2. The search processor of claim 1, wherein the search engine comprises a natural language search mechanism to determine words characterizing content of the keyword search result data.

3. The search processor of claim 2, wherein the content analyzer analyzes the words determined by the natural language search mechanism to determine a feature of the keyword search data.

4. The search processor of claim 3, wherein the content analyzer comprises a cluster analyzer to determine data clusters within the keyword search data.

5. The search processor of claim 1, wherein the search engine comprises a numerical search mechanism to determine numerical data characterizing content of the database within the keyword search data.

6. The search processor of claim 5, wherein the content analyzer analyzes the numerical data determined by the numerical search mechanism to determine a feature of the keyword search data.

7. The search processor of claim 6, wherein the content analyzer comprises a cluster analyzer to determine data clusters within the keyword search data.

8. The search processor of claim 1, wherein the content analyzer comprises a cluster analyzer to determine data clusters within the keyword search data.

9. The search processor of claim 1, wherein the content analyzer is adapted to determine a feature of the keyword search data by identifying data with a similar trait.

10. The search processor of claim 1, further comprising a link organizer to organize links to data according to categories determined by the content analyzer.

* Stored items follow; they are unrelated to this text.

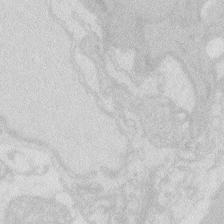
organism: Zebrafish
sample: Macrophage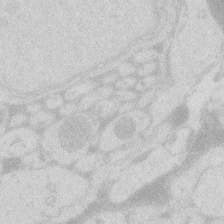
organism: Zebrafish
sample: Macrophage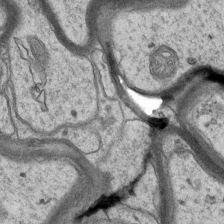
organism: Mouse
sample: CA1 Hippocampus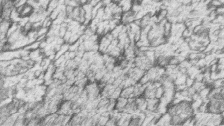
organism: Zebrafish
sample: synaptic ribbons in rod cells and cone cells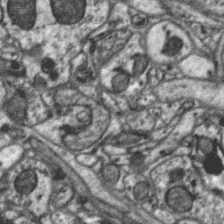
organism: Zebra finch
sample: Brain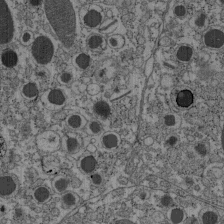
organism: C57BL Mouse
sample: Pancreatic islet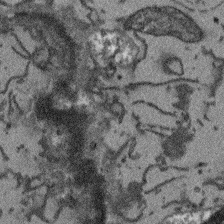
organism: Arabidopsis thaliana
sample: Root tip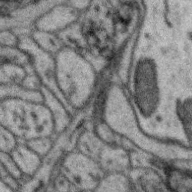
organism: Zebra finch
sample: Brain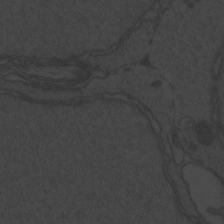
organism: Zebrafish
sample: Macrophage infected with Toxoplasma gondii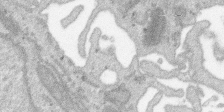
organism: Human
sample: Lung epithelial cells infected with SARS-CoV-2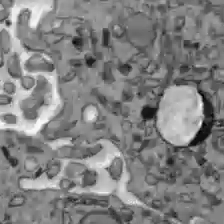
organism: C57BL Mouse
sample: Liver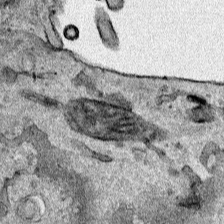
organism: Human
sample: Mitochondria in HCT116 cells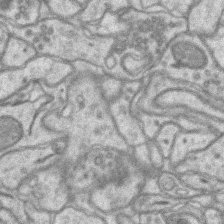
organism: Mouse
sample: CA1 Hippocampus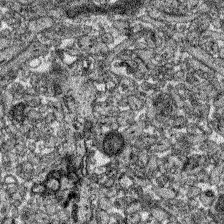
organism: Zebrafish
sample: Larval olfactory bulb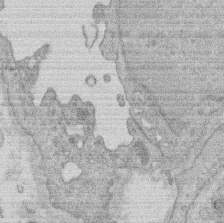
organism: Rat
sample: Salivary granule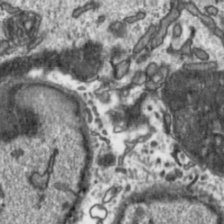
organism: Toxoplasma gondii
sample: Parasites in a vacuole inside a host cell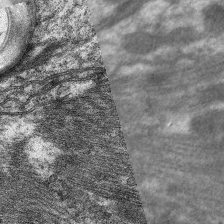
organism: C. elegans
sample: Pharynx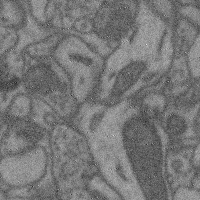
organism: Mouse
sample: Cerebral cortex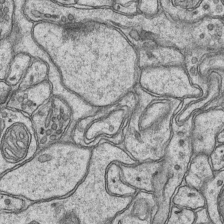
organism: Mouse
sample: CA1 Hippocampus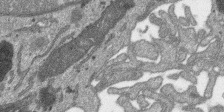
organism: Human
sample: Lung epithelial cells infected with SARS-CoV-2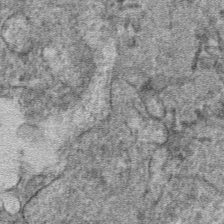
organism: Mouse
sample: Mouse hepatocytes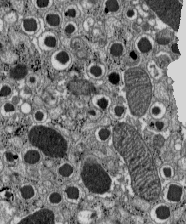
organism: C57BL Mouse
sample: Pancreatic islet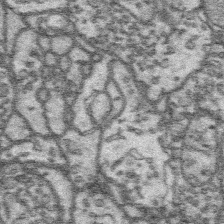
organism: Platynereis dumerilii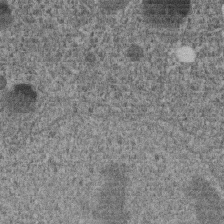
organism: C. elegans
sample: C. elegans embryo early stage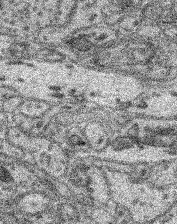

11. A method for processing web searches, comprising:

providing a database comprising links to web pages categorized according to keywords; and

searching the database content according to keywords input by a user to determine links to web pages comprising the keywords;

searching the content of the web pages at the determined links to determine data content of the web pages;

analyzing the data content of the web pages to determine a category corresponding to a feature of the keyword search data; and

organizing the links according to the determined category.

12. The web search method of claim 11, wherein the content analysis is adapted to determine a feature of the keyword search data by identifying data with a similar trait.

13. The web search method of claim 12, wherein the content analysis is adapted to identify web page content with a similar trait by performing a cluster analysis of the data content.

14. The web search method of claim 11, wherein the search engine is adapted to perform a natural language search upon the web page content to determine words characterizing the data.

15. The web search method of claim 11, wherein the categories corresponding to the determined feature are determined by the content analysis of the data.

16. A machine-accessible medium containing instructions for processing searches of data base contents, which, when executed by a machine, cause said machine to perform operations, comprising:

determining a collection of data in the database according to keywords so that the keywords define data containing the keywords;

performing a search upon the data in the determined collection to produce search result data comprising data indicative of a feature of the data;

analyzing the search result data to determine a feature of the search result data; and

organizing the data according to a category corresponding to the determined feature.

17. The machine accessible medium of claim 14, wherein performing a search upon the data of the collection comprises performing a natural language search upon the data in the collection to determine words characterizing the data.

18. The machine accessible medium of claim 15, wherein determining a feature of the data further comprises identifying data that exhibit a common trait.

19. The machine accessible medium of claim 14, wherein analyzing the search result data comprises performing a cluster analysis upon the search result data.

20. The machine accessible medium of claim 17, wherein organizing the data comprises organizing the search result data according to categories determined by analyzing the search result data.